**Goal of the exercise:** Everything below from the line with "Intérieur de l'hotel" through the line with "Vase par Ernest" must be retyped exactly, except the pictures.

*** Opening Supplied material ***

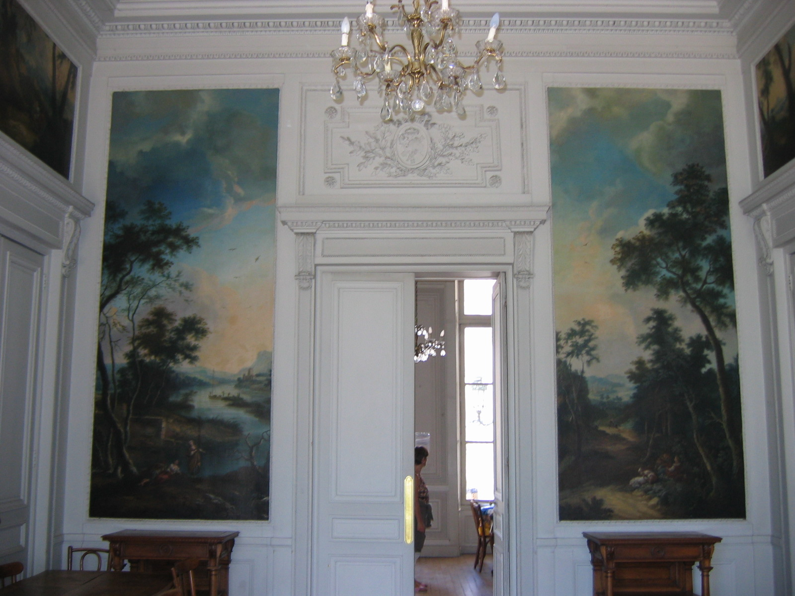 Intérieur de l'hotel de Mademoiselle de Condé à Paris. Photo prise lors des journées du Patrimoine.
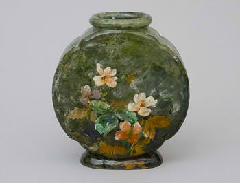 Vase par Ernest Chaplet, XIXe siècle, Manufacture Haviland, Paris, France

*** Closing Supplied material ***
*** Opening Supplied material ***

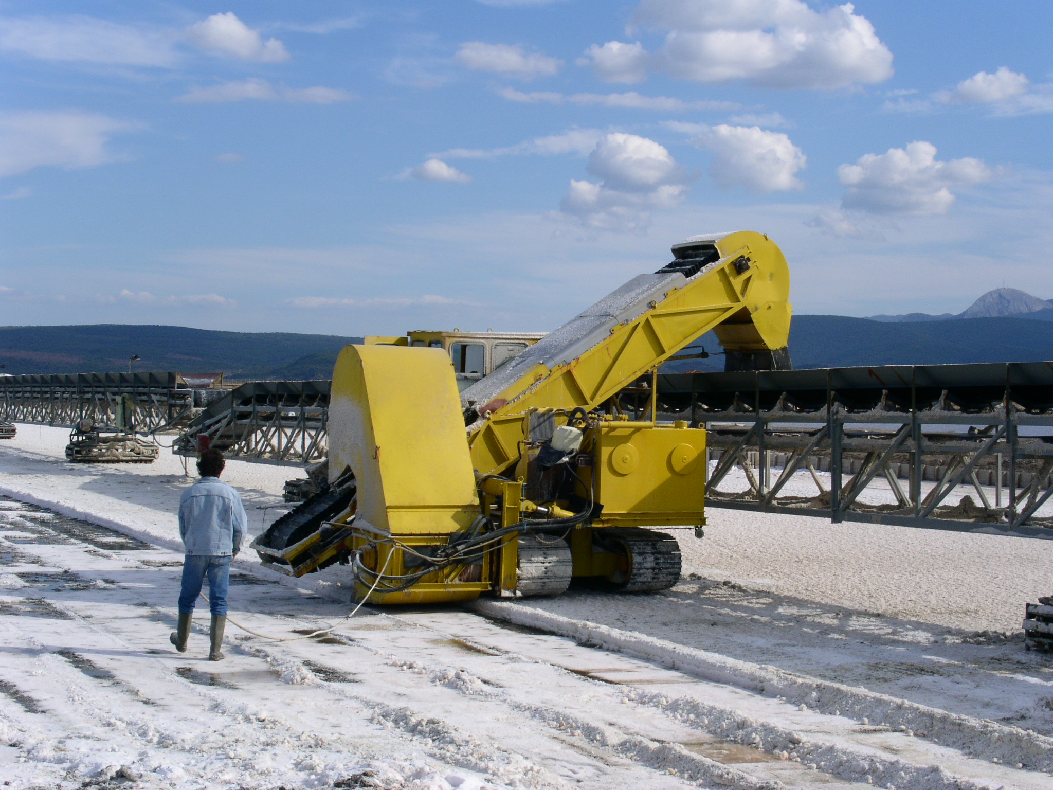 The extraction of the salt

*** Closing Supplied material ***

**The answer:**
 Intérieur de l'hotel de Mademoiselle de Condé à Paris. Photo prise lors des journées du Patrimoine.
 Vase par Ernest Chaplet, XIXe siècle, Manufacture Haviland, Paris, France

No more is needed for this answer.